- [TASK ITEM]:
Could you repeat the records below exactly, leaving the pictures out?

"""

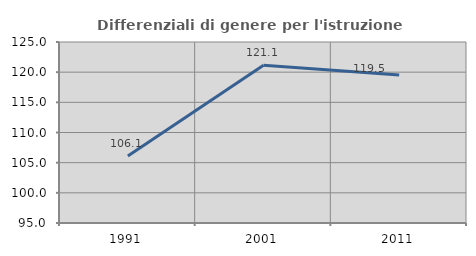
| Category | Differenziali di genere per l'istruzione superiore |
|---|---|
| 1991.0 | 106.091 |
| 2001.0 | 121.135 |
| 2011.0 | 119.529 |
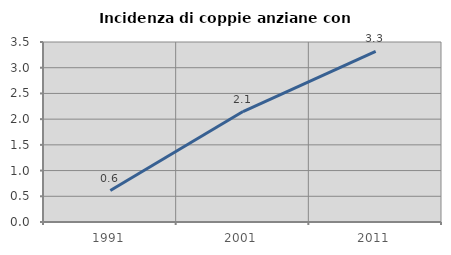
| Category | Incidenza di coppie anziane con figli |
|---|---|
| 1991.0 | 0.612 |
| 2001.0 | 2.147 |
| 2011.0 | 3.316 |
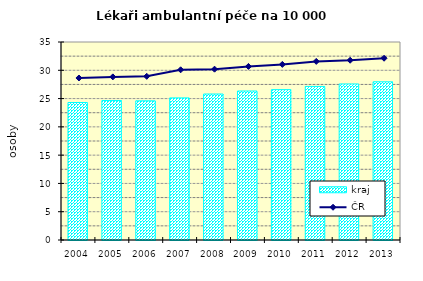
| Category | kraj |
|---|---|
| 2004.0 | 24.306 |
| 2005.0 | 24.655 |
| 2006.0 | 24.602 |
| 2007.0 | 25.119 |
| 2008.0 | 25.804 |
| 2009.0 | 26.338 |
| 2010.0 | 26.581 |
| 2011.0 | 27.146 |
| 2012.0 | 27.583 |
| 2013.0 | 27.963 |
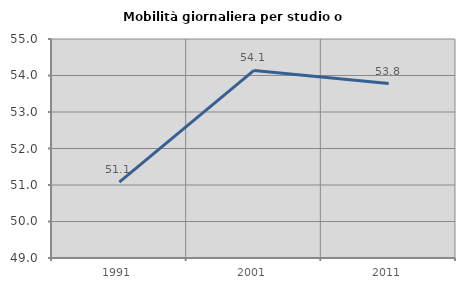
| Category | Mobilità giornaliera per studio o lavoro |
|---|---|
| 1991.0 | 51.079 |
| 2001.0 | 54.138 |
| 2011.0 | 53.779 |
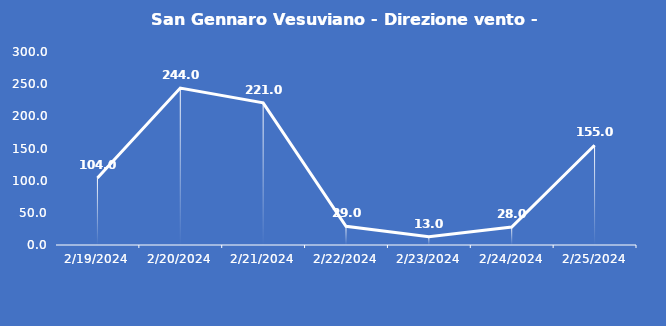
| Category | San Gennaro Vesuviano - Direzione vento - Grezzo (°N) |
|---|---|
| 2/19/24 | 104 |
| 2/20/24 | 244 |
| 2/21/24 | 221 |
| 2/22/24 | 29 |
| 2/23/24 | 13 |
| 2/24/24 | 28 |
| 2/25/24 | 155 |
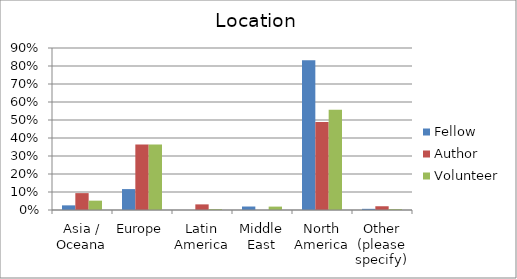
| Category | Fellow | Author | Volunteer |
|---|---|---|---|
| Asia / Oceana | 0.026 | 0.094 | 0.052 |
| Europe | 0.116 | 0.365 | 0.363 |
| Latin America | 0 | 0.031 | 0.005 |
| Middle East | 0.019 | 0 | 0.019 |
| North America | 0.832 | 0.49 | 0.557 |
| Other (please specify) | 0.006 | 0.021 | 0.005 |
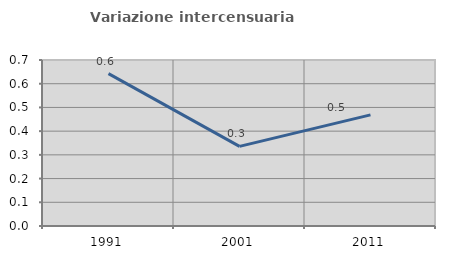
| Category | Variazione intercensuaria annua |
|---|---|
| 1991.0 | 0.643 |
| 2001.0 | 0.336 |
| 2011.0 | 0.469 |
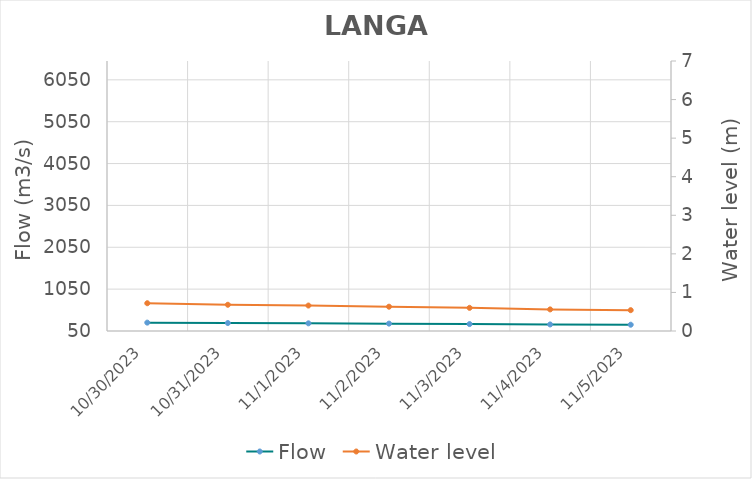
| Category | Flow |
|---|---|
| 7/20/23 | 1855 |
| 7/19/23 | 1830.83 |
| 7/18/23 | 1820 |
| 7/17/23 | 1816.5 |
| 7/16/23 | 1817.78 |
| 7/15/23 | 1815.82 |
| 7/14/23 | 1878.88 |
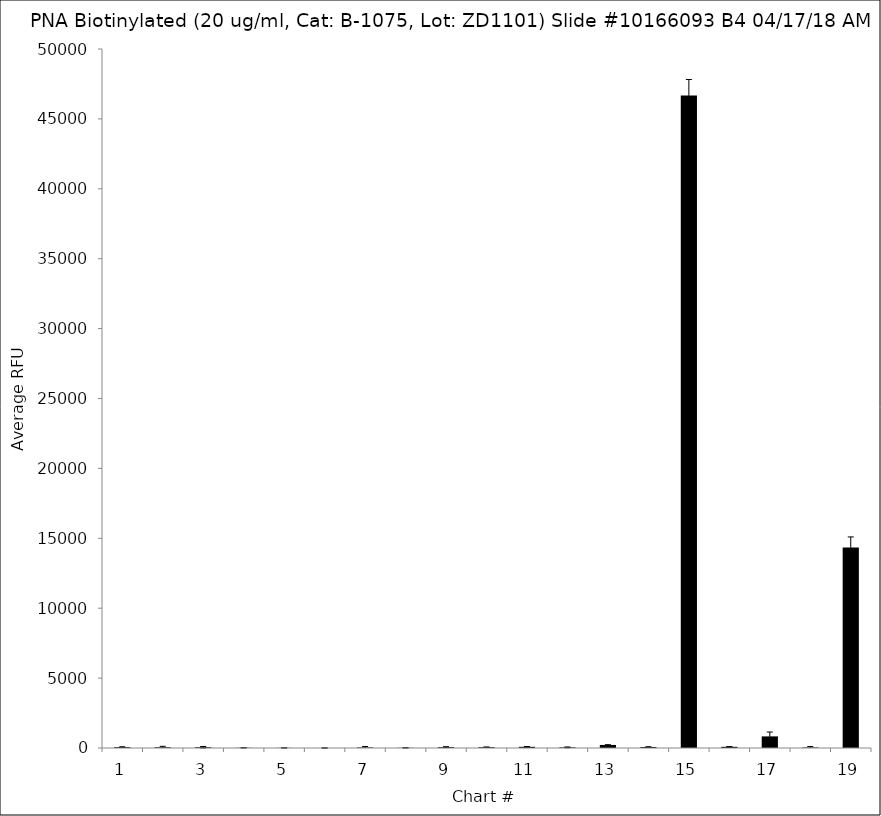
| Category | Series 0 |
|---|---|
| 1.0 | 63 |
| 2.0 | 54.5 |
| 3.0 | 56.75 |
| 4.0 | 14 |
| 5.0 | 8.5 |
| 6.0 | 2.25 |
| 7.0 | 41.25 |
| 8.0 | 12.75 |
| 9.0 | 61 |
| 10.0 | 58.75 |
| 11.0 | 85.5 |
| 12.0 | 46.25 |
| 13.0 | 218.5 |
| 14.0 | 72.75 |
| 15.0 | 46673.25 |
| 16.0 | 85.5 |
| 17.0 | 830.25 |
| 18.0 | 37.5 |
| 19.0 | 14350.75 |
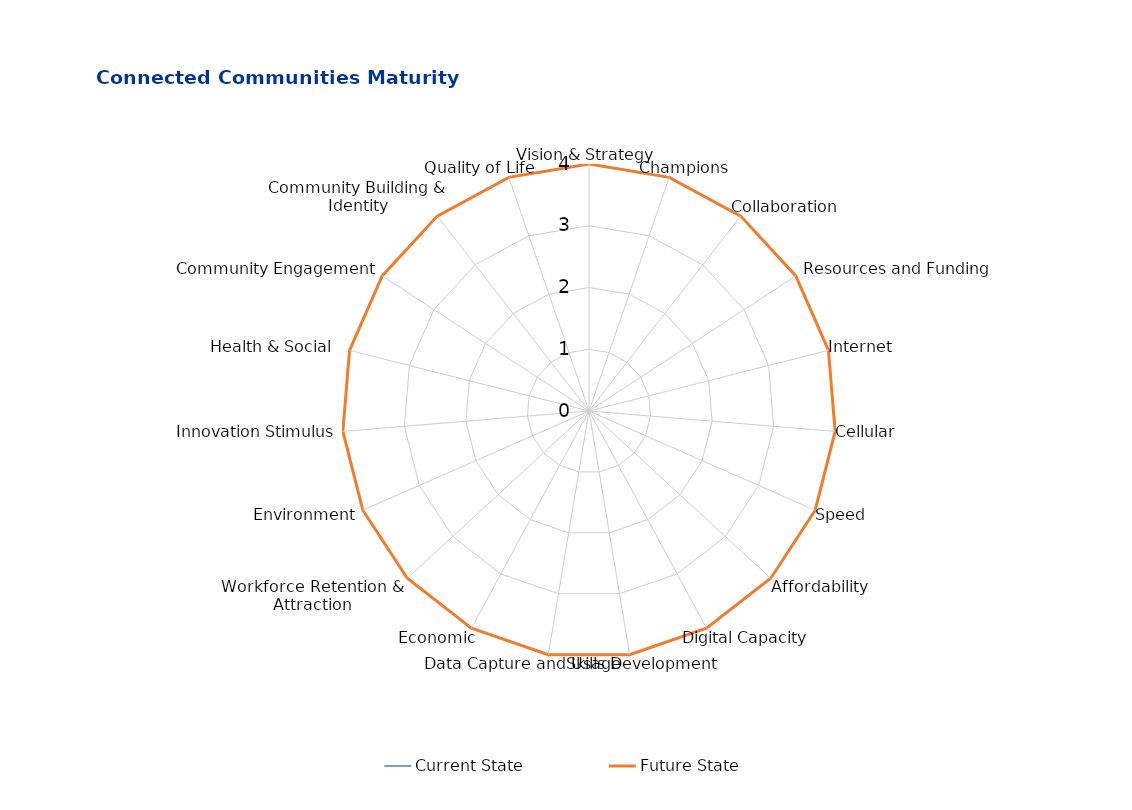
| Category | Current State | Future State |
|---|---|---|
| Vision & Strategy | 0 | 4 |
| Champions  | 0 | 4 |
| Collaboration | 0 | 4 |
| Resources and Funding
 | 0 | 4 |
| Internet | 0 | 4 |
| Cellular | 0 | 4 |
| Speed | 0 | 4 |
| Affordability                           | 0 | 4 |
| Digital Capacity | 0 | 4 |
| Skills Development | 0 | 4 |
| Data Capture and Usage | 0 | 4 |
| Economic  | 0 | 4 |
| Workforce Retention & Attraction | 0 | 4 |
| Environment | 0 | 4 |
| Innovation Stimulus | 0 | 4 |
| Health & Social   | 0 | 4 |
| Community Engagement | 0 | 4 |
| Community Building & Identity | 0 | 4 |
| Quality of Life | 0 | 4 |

"""

- [ANSWER BOX]:
| Category | Differenziali di genere per l'istruzione superiore |
|---|---|
| 1991.0 | 106.091 |
| 2001.0 | 121.135 |
| 2011.0 | 119.529 |
| Category | Incidenza di coppie anziane con figli |
|---|---|
| 1991.0 | 0.612 |
| 2001.0 | 2.147 |
| 2011.0 | 3.316 |
| Category | kraj |
|---|---|
| 2004.0 | 24.306 |
| 2005.0 | 24.655 |
| 2006.0 | 24.602 |
| 2007.0 | 25.119 |
| 2008.0 | 25.804 |
| 2009.0 | 26.338 |
| 2010.0 | 26.581 |
| 2011.0 | 27.146 |
| 2012.0 | 27.583 |
| 2013.0 | 27.963 |
| Category | Mobilità giornaliera per studio o lavoro |
|---|---|
| 1991.0 | 51.079 |
| 2001.0 | 54.138 |
| 2011.0 | 53.779 |
| Category | San Gennaro Vesuviano - Direzione vento - Grezzo (°N) |
|---|---|
| 2/19/24 | 104 |
| 2/20/24 | 244 |
| 2/21/24 | 221 |
| 2/22/24 | 29 |
| 2/23/24 | 13 |
| 2/24/24 | 28 |
| 2/25/24 | 155 |
| Category | Fellow | Author | Volunteer |
|---|---|---|---|
| Asia / Oceana | 0.026 | 0.094 | 0.052 |
| Europe | 0.116 | 0.365 | 0.363 |
| Latin America | 0 | 0.031 | 0.005 |
| Middle East | 0.019 | 0 | 0.019 |
| North America | 0.832 | 0.49 | 0.557 |
| Other (please specify) | 0.006 | 0.021 | 0.005 |
| Category | Variazione intercensuaria annua |
|---|---|
| 1991.0 | 0.643 |
| 2001.0 | 0.336 |
| 2011.0 | 0.469 |
| Category | Flow |
|---|---|
| 7/20/23 | 1855 |
| 7/19/23 | 1830.83 |
| 7/18/23 | 1820 |
| 7/17/23 | 1816.5 |
| 7/16/23 | 1817.78 |
| 7/15/23 | 1815.82 |
| 7/14/23 | 1878.88 |
| Category | Series 0 |
|---|---|
| 1.0 | 63 |
| 2.0 | 54.5 |
| 3.0 | 56.75 |
| 4.0 | 14 |
| 5.0 | 8.5 |
| 6.0 | 2.25 |
| 7.0 | 41.25 |
| 8.0 | 12.75 |
| 9.0 | 61 |
| 10.0 | 58.75 |
| 11.0 | 85.5 |
| 12.0 | 46.25 |
| 13.0 | 218.5 |
| 14.0 | 72.75 |
| 15.0 | 46673.25 |
| 16.0 | 85.5 |
| 17.0 | 830.25 |
| 18.0 | 37.5 |
| 19.0 | 14350.75 |
| Category | Current State | Future State |
|---|---|---|
| Vision & Strategy | 0 | 4 |
| Champions  | 0 | 4 |
| Collaboration | 0 | 4 |
| Resources and Funding
 | 0 | 4 |
| Internet | 0 | 4 |
| Cellular | 0 | 4 |
| Speed | 0 | 4 |
| Affordability                           | 0 | 4 |
| Digital Capacity | 0 | 4 |
| Skills Development | 0 | 4 |
| Data Capture and Usage | 0 | 4 |
| Economic  | 0 | 4 |
| Workforce Retention & Attraction | 0 | 4 |
| Environment | 0 | 4 |
| Innovation Stimulus | 0 | 4 |
| Health & Social   | 0 | 4 |
| Community Engagement | 0 | 4 |
| Community Building & Identity | 0 | 4 |
| Quality of Life | 0 | 4 |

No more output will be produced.